В ВВС жилось иначе, чем в гражданском колледже. Он не сразу уразумел, что полковника смирением не умилостивить и не подкупить остроумием, как декана, властвующего над простыми смертными. Еще ему пришлось постигать, что на военной службе яркая речь, физическое совершенство и легкий успех считаются недостатками, а не достоинствами. И вдруг оказалось, что он остался один в большей степени, чем хотелось бы, и в стороне от всех остальных в большей степени, чем можно было перенести.
Свое успокоение, мечты и несчастье он обрел в службе дальнего обнаружения самолетов.
Алисия Кью стояла в глубочайшей тени у края лужайки.
– Отец, отец, прости меня! – простонала она, в муках опускаясь на траву, слепая от горя и ужаса, потрясенная, разодранная конфликтом.
– Прости меня, – со страстью прошептала она.
– Прости меня, – шепнула она с презрением.
Почему ты еще не умер, Старый Черт, подумала она. Пять лет назад ты убил себя, убил мою сестру, а я все еще твержу: прости меня. Садист, извращенец, убийца, дьявол… мужчина, грязный, полный яда мужчина.
– Я ушла далеко, – томилась она, – я все там же… Как тогда я кинулась прочь от старого Джейкобса, доброго Джейкобса, адвоката, явившегося, чтобы помочь с телами.
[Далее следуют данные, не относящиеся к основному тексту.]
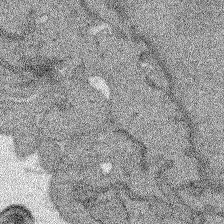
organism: Human
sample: HeLa cells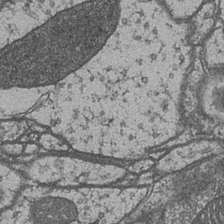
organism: Drosophila
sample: Optic medulla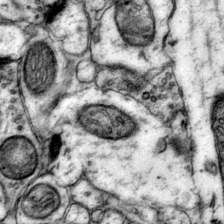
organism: Mouse
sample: Primary visual cortex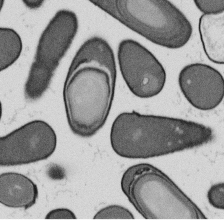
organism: B. subtilis
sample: Bacterial spore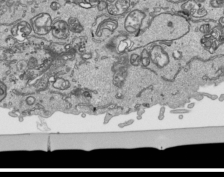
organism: Human
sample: Mitochondria in HCT116 cells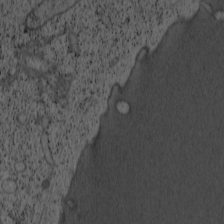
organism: African green monkey
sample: COS-7 cells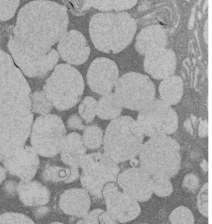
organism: Rat
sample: Salivary granule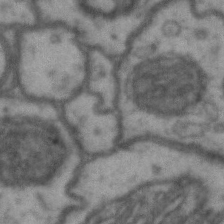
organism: Drosophila
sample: Brain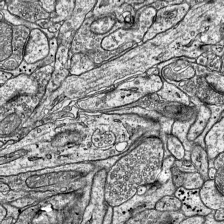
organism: Mouse
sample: Visual Cortex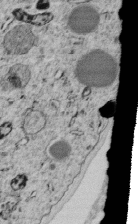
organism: C. elegans
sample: C. elegans embryo early stage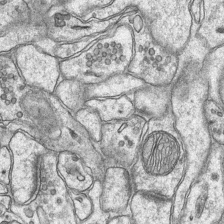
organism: Mouse
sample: CA1 Hippocampus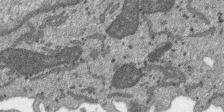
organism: Human
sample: Lung epithelial cells infected with SARS-CoV-2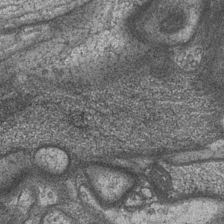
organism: Drosophila
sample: Optic medulla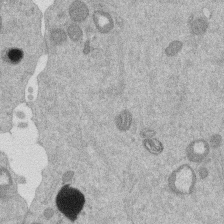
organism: Mouse
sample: Dividing mouse embryo 1 cell stage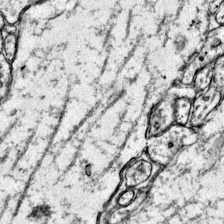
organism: Mouse
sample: Primary visual cortex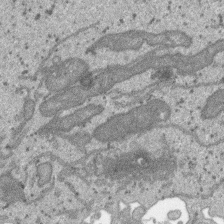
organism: Human
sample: Lung epithelial cells infected with SARS-CoV-2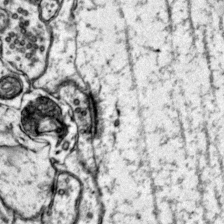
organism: Mouse
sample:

Ох, как я бежала тогда, чтобы не остаться наедине с ним, чтобы он не обезумел и не отравил меня. Потом он привел с собой жену, а я бежала и от нее – ведь женщины тоже злы… Не скоро я поняла, как добра, как терпелива была со мной матушка Джейкобс, сколько сделала она ради меня же самой. «Детка, таких платьев не носят уже лет сорок!» А потом, в автобусе, я визжала от страха и никак не могла умолкнуть. Кругом были люди, они все спешили. Тела, много тел, открытых взгляду и прикосновению, тела на улицах, лестницах, картинки с телами в журналах, а на них мужчины, а в их объятиях женщины, смеющиеся и абсолютно ничего не боящиеся… Доктор Ротштейн объяснял и объяснял мне, возвращался и снова объяснял: нет никакого ядовитого пота, и есть мужчины и женщины. Иначе не будет людей… Мне пришлось научиться всему этому, отец, черт ты мой дорогой, все из-за тебя! Ведь это из-за тебя я не знала ни автомобиля, ни собственной груди, ни газет, ни железной дороги, ни гигиенических пакетов, ни поцелуя, ни ресторана, ни лифта, ни купального костюма, ни волос на… ох, прости меня, отец!
Я больше не боюсь кнута, просто руки и глаза подводят меня, благодаря твоему усердию, отец. Но знай, настанет время, и я сумею жить среди этих людей, сумею ездить в их поездах, даже в собственном автомобиле. Тогда среди тысяч и тысяч я отправлюсь к морю, которое не знает предела, которое не оградишь частоколом, и я буду ходить там, как все остальные, и на теле моем останутся лишь две полоски из ткани, и все увидят мой пуп. Тогда я встречу белозубого парня, да-да, отец, парня, с налитыми силой руками. И я… ох, что будет со мной, какой я теперь стала, прости же, отец.